**WHAT NEEDS TO BE DONE**
The answer must reproduce exactly the lines from the one with "couvent Saint Antoine" through the end of the material, and it must contain no pictures.

**DATA SHOWN**
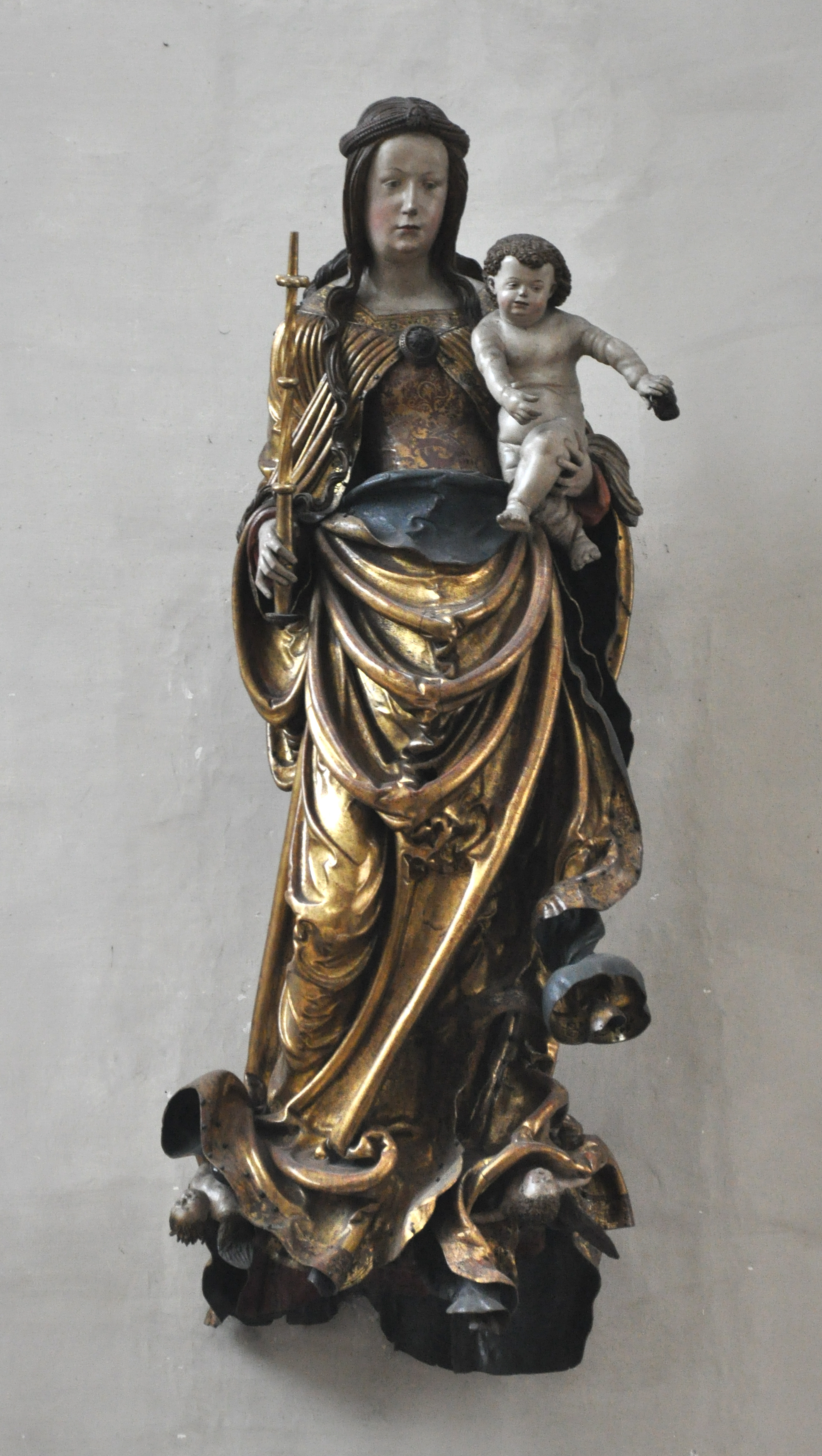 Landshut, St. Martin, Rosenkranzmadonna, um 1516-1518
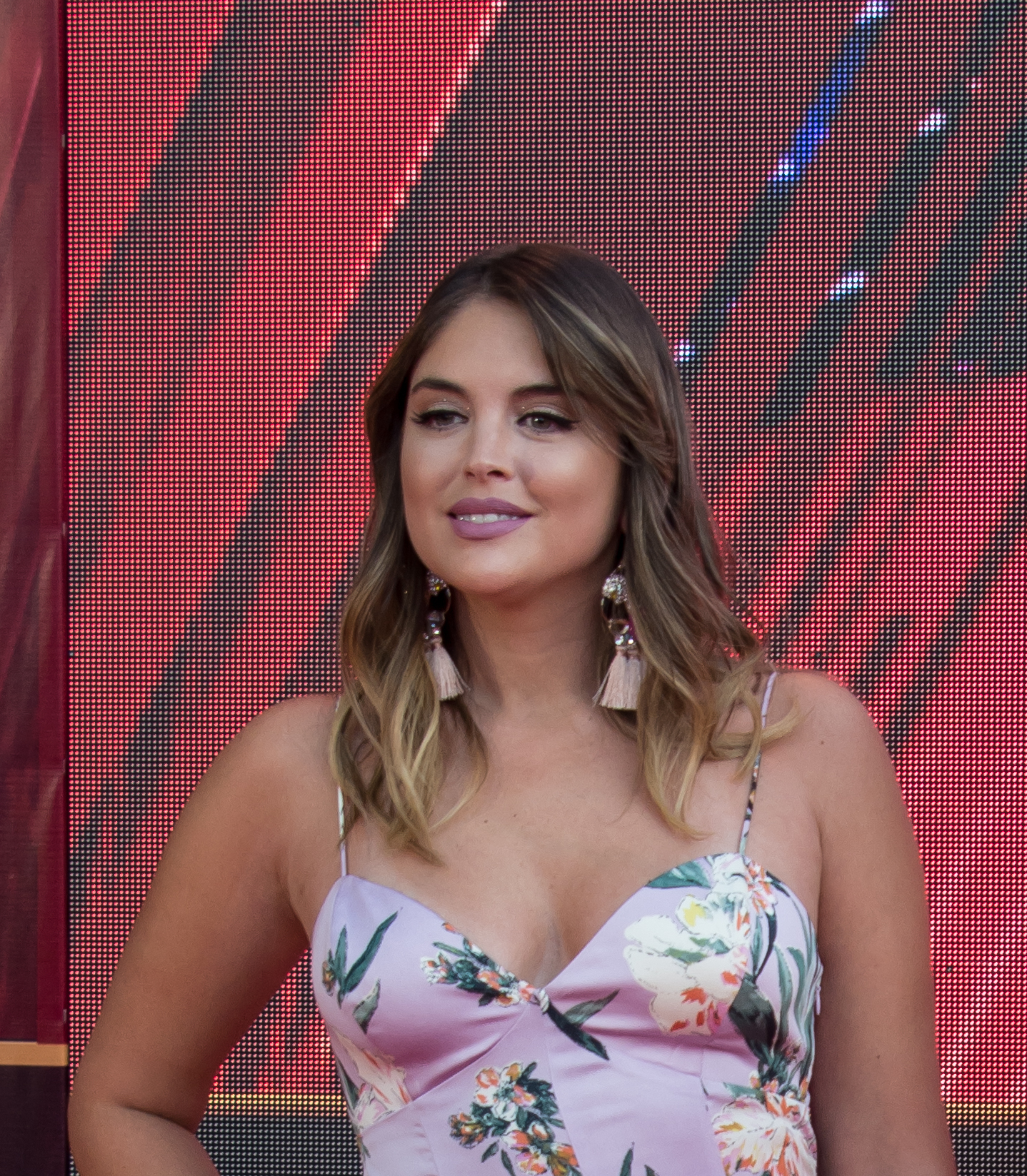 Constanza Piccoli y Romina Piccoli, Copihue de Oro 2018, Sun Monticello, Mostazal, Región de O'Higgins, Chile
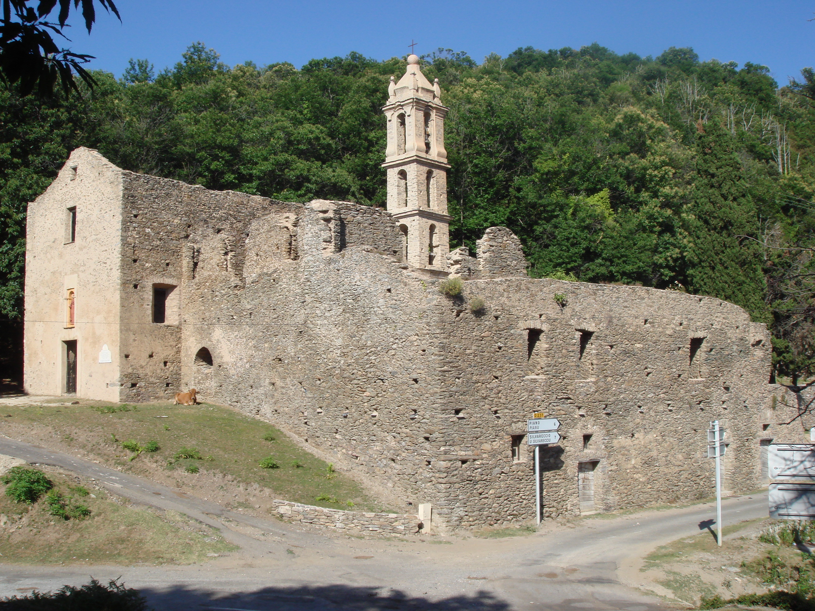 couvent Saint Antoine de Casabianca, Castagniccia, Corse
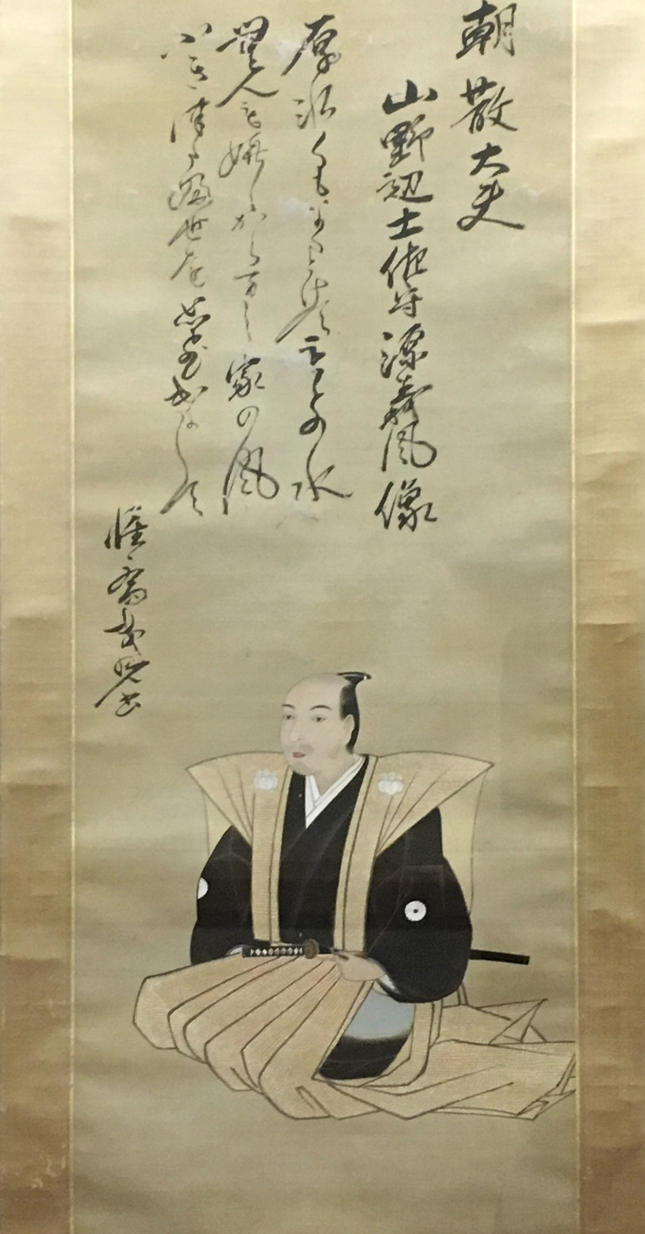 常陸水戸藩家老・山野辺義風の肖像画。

**RESPONSE TO THE EXERCISE**
 couvent Saint Antoine de Casabianca, Castagniccia, Corse
 常陸水戸藩家老・山野辺義風の肖像画。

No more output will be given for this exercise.